=== BRIEF ===
Write out each record exactly and skip every image.

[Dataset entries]
════════════════

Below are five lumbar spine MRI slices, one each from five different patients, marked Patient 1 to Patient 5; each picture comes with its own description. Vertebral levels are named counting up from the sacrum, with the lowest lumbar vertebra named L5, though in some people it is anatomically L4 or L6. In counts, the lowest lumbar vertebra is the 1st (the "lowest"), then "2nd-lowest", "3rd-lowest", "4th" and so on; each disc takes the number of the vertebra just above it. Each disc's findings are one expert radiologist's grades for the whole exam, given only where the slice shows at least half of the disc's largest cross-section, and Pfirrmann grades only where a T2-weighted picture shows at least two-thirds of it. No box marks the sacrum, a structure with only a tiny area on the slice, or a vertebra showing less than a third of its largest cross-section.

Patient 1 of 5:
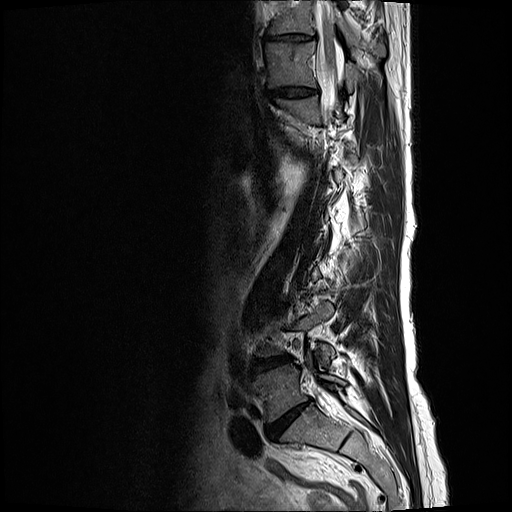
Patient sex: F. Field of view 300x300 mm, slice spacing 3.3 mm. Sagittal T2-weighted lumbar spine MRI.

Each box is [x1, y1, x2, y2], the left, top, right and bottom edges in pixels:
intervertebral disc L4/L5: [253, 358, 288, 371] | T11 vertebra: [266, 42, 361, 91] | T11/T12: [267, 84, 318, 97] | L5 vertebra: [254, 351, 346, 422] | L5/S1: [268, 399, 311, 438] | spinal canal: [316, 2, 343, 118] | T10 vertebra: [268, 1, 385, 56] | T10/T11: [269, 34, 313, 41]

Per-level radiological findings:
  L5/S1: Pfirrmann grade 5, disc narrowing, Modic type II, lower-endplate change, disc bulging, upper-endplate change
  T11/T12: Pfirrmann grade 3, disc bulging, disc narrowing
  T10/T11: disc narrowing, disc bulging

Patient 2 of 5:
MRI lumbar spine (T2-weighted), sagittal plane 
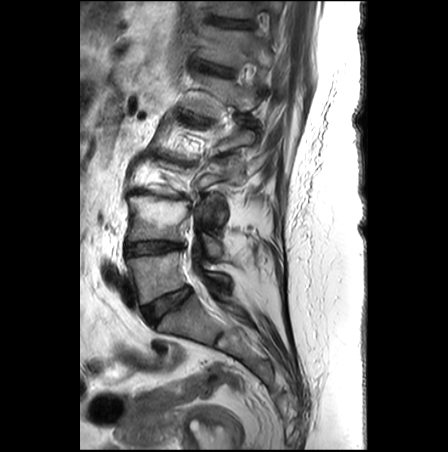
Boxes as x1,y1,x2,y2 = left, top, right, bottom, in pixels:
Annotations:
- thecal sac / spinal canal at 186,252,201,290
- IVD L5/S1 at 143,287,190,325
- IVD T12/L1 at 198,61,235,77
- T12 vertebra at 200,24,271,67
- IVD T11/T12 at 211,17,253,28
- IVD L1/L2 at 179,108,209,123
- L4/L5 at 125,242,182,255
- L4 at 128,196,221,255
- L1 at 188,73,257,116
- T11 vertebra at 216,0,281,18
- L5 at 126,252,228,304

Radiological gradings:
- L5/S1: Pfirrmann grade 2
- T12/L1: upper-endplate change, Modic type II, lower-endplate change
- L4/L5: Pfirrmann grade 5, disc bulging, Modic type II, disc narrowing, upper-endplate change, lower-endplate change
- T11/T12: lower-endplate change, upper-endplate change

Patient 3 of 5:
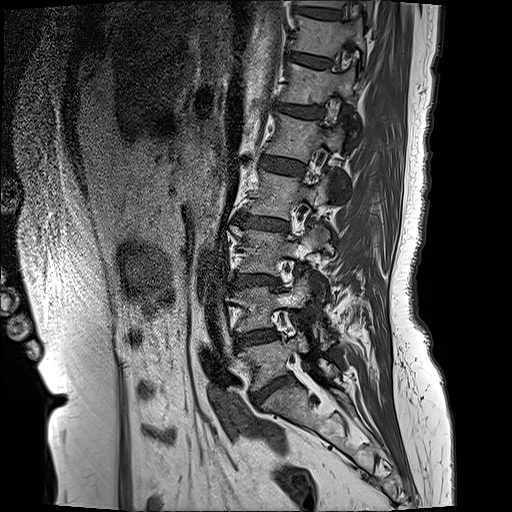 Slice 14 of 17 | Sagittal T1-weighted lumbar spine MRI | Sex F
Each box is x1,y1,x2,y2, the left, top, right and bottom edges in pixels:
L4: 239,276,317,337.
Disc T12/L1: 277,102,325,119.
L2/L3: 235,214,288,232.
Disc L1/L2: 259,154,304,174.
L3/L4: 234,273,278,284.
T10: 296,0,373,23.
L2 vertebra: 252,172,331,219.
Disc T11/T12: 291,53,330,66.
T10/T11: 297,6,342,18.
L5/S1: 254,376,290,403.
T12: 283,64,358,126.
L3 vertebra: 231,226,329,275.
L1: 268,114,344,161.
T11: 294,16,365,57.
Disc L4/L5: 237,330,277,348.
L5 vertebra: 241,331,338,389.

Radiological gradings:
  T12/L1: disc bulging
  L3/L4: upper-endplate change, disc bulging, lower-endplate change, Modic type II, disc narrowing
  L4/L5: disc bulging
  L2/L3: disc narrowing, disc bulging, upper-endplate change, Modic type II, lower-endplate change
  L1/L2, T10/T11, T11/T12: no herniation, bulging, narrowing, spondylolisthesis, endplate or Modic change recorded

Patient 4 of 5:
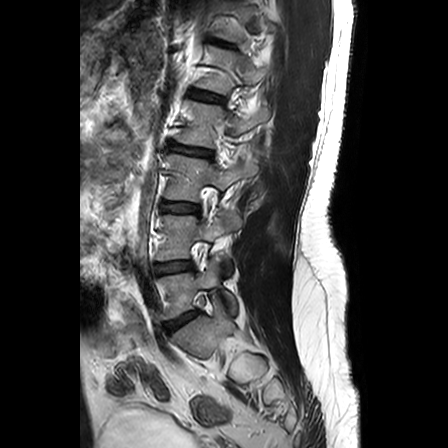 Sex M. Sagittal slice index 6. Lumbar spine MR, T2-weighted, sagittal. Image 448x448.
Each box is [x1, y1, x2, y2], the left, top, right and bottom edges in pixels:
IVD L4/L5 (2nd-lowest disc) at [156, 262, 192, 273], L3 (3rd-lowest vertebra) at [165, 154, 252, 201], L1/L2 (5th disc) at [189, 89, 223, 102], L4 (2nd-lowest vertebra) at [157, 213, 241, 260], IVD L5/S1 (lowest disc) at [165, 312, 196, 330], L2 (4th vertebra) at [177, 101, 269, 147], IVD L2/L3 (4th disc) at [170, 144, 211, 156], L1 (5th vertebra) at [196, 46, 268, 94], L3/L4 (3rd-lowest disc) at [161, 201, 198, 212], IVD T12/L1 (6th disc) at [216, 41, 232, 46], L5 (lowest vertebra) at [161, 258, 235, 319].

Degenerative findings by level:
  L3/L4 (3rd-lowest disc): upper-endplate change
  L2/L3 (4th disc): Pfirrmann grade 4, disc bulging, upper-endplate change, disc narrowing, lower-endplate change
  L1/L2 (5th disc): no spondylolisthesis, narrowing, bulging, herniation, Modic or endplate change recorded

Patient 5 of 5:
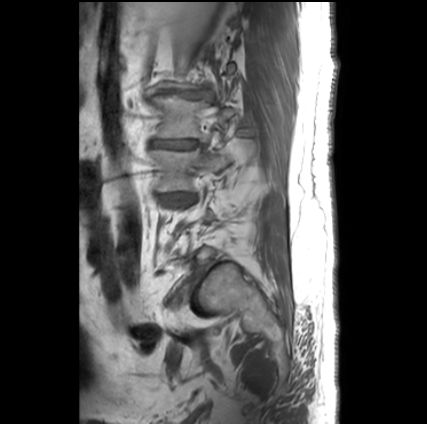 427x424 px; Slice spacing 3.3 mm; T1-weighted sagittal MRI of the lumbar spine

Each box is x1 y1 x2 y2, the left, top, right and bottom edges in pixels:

════════════════

=== ANSWER SPACE ===
Below are five lumbar spine MRI slices, one each from five different patients, marked Patient 1 to Patient 5; each picture comes with its own description. Vertebral levels are named counting up from the sacrum, with the lowest lumbar vertebra named L5, though in some people it is anatomically L4 or L6. In counts, the lowest lumbar vertebra is the 1st (the "lowest"), then "2nd-lowest", "3rd-lowest", "4th" and so on; each disc takes the number of the vertebra just above it. Each disc's findings are one expert radiologist's grades for the whole exam, given only where the slice shows at least half of the disc's largest cross-section, and Pfirrmann grades only where a T2-weighted picture shows at least two-thirds of it. No box marks the sacrum, a structure with only a tiny area on the slice, or a vertebra showing less than a third of its largest cross-section.

Patient 1 of 5:
Patient sex: F. Field of view 300x300 mm, slice spacing 3.3 mm. Sagittal T2-weighted lumbar spine MRI.

Each box is [x1, y1, x2, y2], the left, top, right and bottom edges in pixels:
intervertebral disc L4/L5: [253, 358, 288, 371] | T11 vertebra: [266, 42, 361, 91] | T11/T12: [267, 84, 318, 97] | L5 vertebra: [254, 351, 346, 422] | L5/S1: [268, 399, 311, 438] | spinal canal: [316, 2, 343, 118] | T10 vertebra: [268, 1, 385, 56] | T10/T11: [269, 34, 313, 41]

Per-level radiological findings:
  L5/S1: Pfirrmann grade 5, disc narrowing, Modic type II, lower-endplate change, disc bulging, upper-endplate change
  T11/T12: Pfirrmann grade 3, disc bulging, disc narrowing
  T10/T11: disc narrowing, disc bulging

Patient 2 of 5:
MRI lumbar spine (T2-weighted), sagittal plane 
Boxes as x1,y1,x2,y2 = left, top, right, bottom, in pixels:
Annotations:
- thecal sac / spinal canal at 186,252,201,290
- IVD L5/S1 at 143,287,190,325
- IVD T12/L1 at 198,61,235,77
- T12 vertebra at 200,24,271,67
- IVD T11/T12 at 211,17,253,28
- IVD L1/L2 at 179,108,209,123
- L4/L5 at 125,242,182,255
- L4 at 128,196,221,255
- L1 at 188,73,257,116
- T11 vertebra at 216,0,281,18
- L5 at 126,252,228,304

Radiological gradings:
- L5/S1: Pfirrmann grade 2
- T12/L1: upper-endplate change, Modic type II, lower-endplate change
- L4/L5: Pfirrmann grade 5, disc bulging, Modic type II, disc narrowing, upper-endplate change, lower-endplate change
- T11/T12: lower-endplate change, upper-endplate change

Patient 3 of 5:
 Slice 14 of 17 | Sagittal T1-weighted lumbar spine MRI | Sex F
Each box is x1,y1,x2,y2, the left, top, right and bottom edges in pixels:
L4: 239,276,317,337.
Disc T12/L1: 277,102,325,119.
L2/L3: 235,214,288,232.
Disc L1/L2: 259,154,304,174.
L3/L4: 234,273,278,284.
T10: 296,0,373,23.
L2 vertebra: 252,172,331,219.
Disc T11/T12: 291,53,330,66.
T10/T11: 297,6,342,18.
L5/S1: 254,376,290,403.
T12: 283,64,358,126.
L3 vertebra: 231,226,329,275.
L1: 268,114,344,161.
T11: 294,16,365,57.
Disc L4/L5: 237,330,277,348.
L5 vertebra: 241,331,338,389.

Radiological gradings:
  T12/L1: disc bulging
  L3/L4: upper-endplate change, disc bulging, lower-endplate change, Modic type II, disc narrowing
  L4/L5: disc bulging
  L2/L3: disc narrowing, disc bulging, upper-endplate change, Modic type II, lower-endplate change
  L1/L2, T10/T11, T11/T12: no herniation, bulging, narrowing, spondylolisthesis, endplate or Modic change recorded

Patient 4 of 5:
 Sex M. Sagittal slice index 6. Lumbar spine MR, T2-weighted, sagittal. Image 448x448.
Each box is [x1, y1, x2, y2], the left, top, right and bottom edges in pixels:
IVD L4/L5 (2nd-lowest disc) at [156, 262, 192, 273], L3 (3rd-lowest vertebra) at [165, 154, 252, 201], L1/L2 (5th disc) at [189, 89, 223, 102], L4 (2nd-lowest vertebra) at [157, 213, 241, 260], IVD L5/S1 (lowest disc) at [165, 312, 196, 330], L2 (4th vertebra) at [177, 101, 269, 147], IVD L2/L3 (4th disc) at [170, 144, 211, 156], L1 (5th vertebra) at [196, 46, 268, 94], L3/L4 (3rd-lowest disc) at [161, 201, 198, 212], IVD T12/L1 (6th disc) at [216, 41, 232, 46], L5 (lowest vertebra) at [161, 258, 235, 319].

Degenerative findings by level:
  L3/L4 (3rd-lowest disc): upper-endplate change
  L2/L3 (4th disc): Pfirrmann grade 4, disc bulging, upper-endplate change, disc narrowing, lower-endplate change
  L1/L2 (5th disc): no spondylolisthesis, narrowing, bulging, herniation, Modic or endplate change recorded

Patient 5 of 5:
 427x424 px; Slice spacing 3.3 mm; T1-weighted sagittal MRI of the lumbar spine

Each box is x1 y1 x2 y2, the left, top, right and bottom edges in pixels:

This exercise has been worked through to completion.